With a sickening wrench, the memory vanished and Weshker was left suspended in darkness, the void pulsing around him like a black heart. Terror surged. He could not feel his body or sense the presence of the Inquisitors. There was no chair, no room, no observers, just nothing, endless soundless nothing, no up or down or self or outside, only the quaver of his panic as if he was the bowstring upon release, vibrating helplessly. Worthless without the arrow.
Then he heard the wings. Old, slow, massive, swimming through the darkness like a mother following the cry of her child. Closer they came, closer and closer until he felt the feathers unfold him in a soft caress—
—and he was face-down on the hides, his left arm pulled sideways to expose his shoulder, his father’s knees pressed into his back to keep him from thrashing. The whole den sat in circles around him, filling the ritual cave with their chant and their heat, the flutter of their hands and flow of their writhing torsos. The crow shaman, the Black Corvishman, sat with bowls of ink and long needles, and gripped his arm just below the shoulder as he stippled the last mark of the tattoo.
It did not hurt. His head reeled with the heat and the noise and the dream-seeds he had eaten. He could still sense the spirits that had followed him home from his quest: the foxes sitting among the singers, the whirl of volcano-dancers in the fire, the piper outside making the wind shriek.
But most furious of all were the mob of crows that reeled about the cave ceiling. Cheek flat to the floor, he watched from one delirious eye as they spun and screeched and fought in an endless torrent, a blurring black mass of wings and claws and eyes born from the smoke and fire of the sacred mountain Aekhaeleisgeria. His blood had chosen their path, the path of his great-grandfather. The Ascending Path, the path of sight.

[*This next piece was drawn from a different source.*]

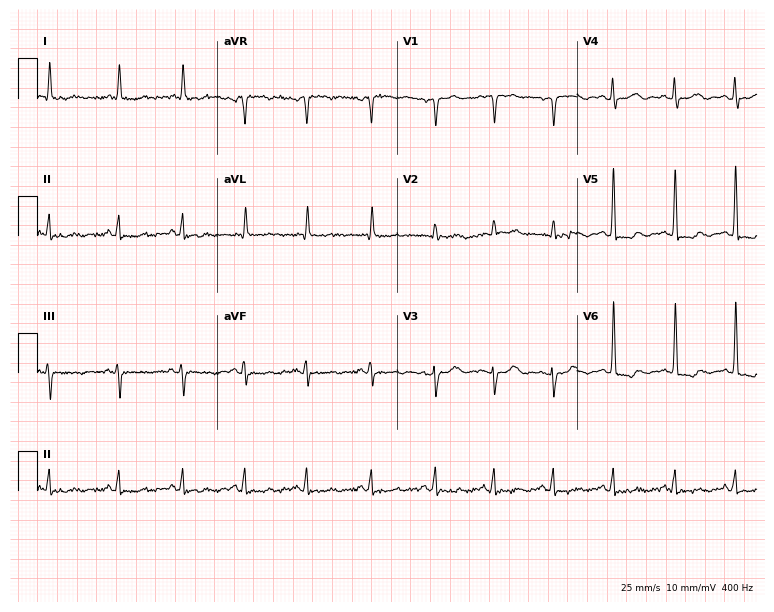
Electrocardiogram (7.3-second recording at 400 Hz), a female patient, 61 years old. Of the six screened findings (first-degree AV block, right bundle branch block, left bundle branch block, sinus bradycardia, atrial fibrillation, sinus tachycardia), none is recorded.

The needle withdrew, and t
he storm of crows spiraled suddenly down, the wind of their wings ruffling braids and scalp-locks and fanning the ritual fire to a roar. Weshker felt his father lurch back, then the wings poured into him and the pain arrived, stab by stab, each crow plunging into a black pinspot like a needle of fire. He bucked on the hides but their sheer numbers held him down until finally, blurry-eyed, he felt the last of them slip beneath his skin.
“Archmagus, that’s—“
Until the voice, it had been only a memory. But suddenly he was not the dream-addled boy: he was himself still pinned, the cave empty around him, and from his shoulder—from the black tattoo warped so long ago by his slave-brand—emerged the beak, then the head, then the razor wings of a twisted crow. It launched itself upward—
—and he was in the chair, aching, a warm wet trickle coming from his nose, and the lady-mage was screaming as a black mass of feathers and claws tore at her face. Frozen by shock, the others only stared.
Except the Inquisitor Archmagus. In one smooth motion, he reached into the furious mass and yanked. Something snapped. The wings spasmed, then fell still.
As the lady-mage collapsed, weeping, the crow evaporated into black motes and spun back into Weshker’s shoulder like a patter of hot rain.
The third mage rushed to the lady’s side, and the General stood from his chair to shout at the military police for a medic, but the Inquisitor Archmagus ignored all that. Smiling faintly, he stepped past the woman and set one hand to Weshker’s face. It was ice-cold in the lukewarm room.
“Kav ninnet daraved,” he said, and brushed the blood from Weshker’s lip with his thumb. Weshker shuddered and heard the ogrekin chuckle from nearby. It was only after a moment’s buzzing, fearful thought that he recognized his native tongue and the meaning of the words.
You will be useful.
*****
Evening in the Crimson Army camp.
Lieutenant Sarovy watched the entrance to the meeting-hall as the light faded from the cloud-thick sky. Military police stood guard beside the steps, their faces stiff. More of them undoubtedly guarded the door from inside.